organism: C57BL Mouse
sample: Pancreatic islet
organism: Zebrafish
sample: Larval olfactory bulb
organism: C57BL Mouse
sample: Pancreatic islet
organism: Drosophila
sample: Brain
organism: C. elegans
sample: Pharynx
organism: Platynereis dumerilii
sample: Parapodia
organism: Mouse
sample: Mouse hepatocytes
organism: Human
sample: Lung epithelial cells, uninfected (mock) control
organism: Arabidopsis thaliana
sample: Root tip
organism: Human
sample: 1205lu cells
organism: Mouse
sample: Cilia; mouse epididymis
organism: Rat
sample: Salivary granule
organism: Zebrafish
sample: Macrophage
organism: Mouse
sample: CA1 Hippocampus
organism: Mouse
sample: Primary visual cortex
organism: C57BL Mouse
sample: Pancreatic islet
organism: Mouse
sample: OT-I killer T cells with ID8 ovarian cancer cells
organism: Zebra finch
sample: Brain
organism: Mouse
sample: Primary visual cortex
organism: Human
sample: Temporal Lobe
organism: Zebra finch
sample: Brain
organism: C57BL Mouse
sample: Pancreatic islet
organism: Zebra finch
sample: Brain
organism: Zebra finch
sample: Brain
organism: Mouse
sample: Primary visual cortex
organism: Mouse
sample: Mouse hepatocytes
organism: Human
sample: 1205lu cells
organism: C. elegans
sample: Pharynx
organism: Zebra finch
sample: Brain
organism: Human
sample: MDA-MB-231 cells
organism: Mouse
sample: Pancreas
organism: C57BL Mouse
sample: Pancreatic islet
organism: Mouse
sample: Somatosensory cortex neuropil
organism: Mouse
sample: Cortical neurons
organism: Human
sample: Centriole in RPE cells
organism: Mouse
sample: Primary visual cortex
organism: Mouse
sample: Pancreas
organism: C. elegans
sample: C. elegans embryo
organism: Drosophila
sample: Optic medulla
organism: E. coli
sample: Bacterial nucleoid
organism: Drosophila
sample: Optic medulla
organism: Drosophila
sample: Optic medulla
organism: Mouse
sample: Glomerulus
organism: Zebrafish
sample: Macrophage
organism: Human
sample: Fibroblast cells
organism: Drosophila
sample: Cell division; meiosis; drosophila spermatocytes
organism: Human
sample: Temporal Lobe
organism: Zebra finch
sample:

———

- What this task involves -
Print out the entire listing. Keep every line exact.

- Reply -
organism: C57BL Mouse
sample: Pancreatic islet
organism: Zebrafish
sample: Larval olfactory bulb
organism: C57BL Mouse
sample: Pancreatic islet
organism: Drosophila
sample: Brain
organism: C. elegans
sample: Pharynx
organism: Platynereis dumerilii
sample: Parapodia
organism: Mouse
sample: Mouse hepatocytes
organism: Human
sample: Lung epithelial cells, uninfected (mock) control
organism: Arabidopsis thaliana
sample: Root tip
organism: Human
sample: 1205lu cells
organism: Mouse
sample: Cilia; mouse epididymis
organism: Rat
sample: Salivary granule
organism: Zebrafish
sample: Macrophage
organism: Mouse
sample: CA1 Hippocampus
organism: Mouse
sample: Primary visual cortex
organism: C57BL Mouse
sample: Pancreatic islet
organism: Mouse
sample: OT-I killer T cells with ID8 ovarian cancer cells
organism: Zebra finch
sample: Brain
organism: Mouse
sample: Primary visual cortex
organism: Human
sample: Temporal Lobe
organism: Zebra finch
sample: Brain
organism: C57BL Mouse
sample: Pancreatic islet
organism: Zebra finch
sample: Brain
organism: Zebra finch
sample: Brain
organism: Mouse
sample: Primary visual cortex
organism: Mouse
sample: Mouse hepatocytes
organism: Human
sample: 1205lu cells
organism: C. elegans
sample: Pharynx
organism: Zebra finch
sample: Brain
organism: Human
sample: MDA-MB-231 cells
organism: Mouse
sample: Pancreas
organism: C57BL Mouse
sample: Pancreatic islet
organism: Mouse
sample: Somatosensory cortex neuropil
organism: Mouse
sample: Cortical neurons
organism: Human
sample: Centriole in RPE cells
organism: Mouse
sample: Primary visual cortex
organism: Mouse
sample: Pancreas
organism: C. elegans
sample: C. elegans embryo
organism: Drosophila
sample: Optic medulla
organism: E. coli
sample: Bacterial nucleoid
organism: Drosophila
sample: Optic medulla
organism: Drosophila
sample: Optic medulla
organism: Mouse
sample: Glomerulus
organism: Zebrafish
sample: Macrophage
organism: Human
sample: Fibroblast cells
organism: Drosophila
sample: Cell division; meiosis; drosophila spermatocytes
organism: Human
sample: Temporal Lobe
organism: Zebra finch
sample:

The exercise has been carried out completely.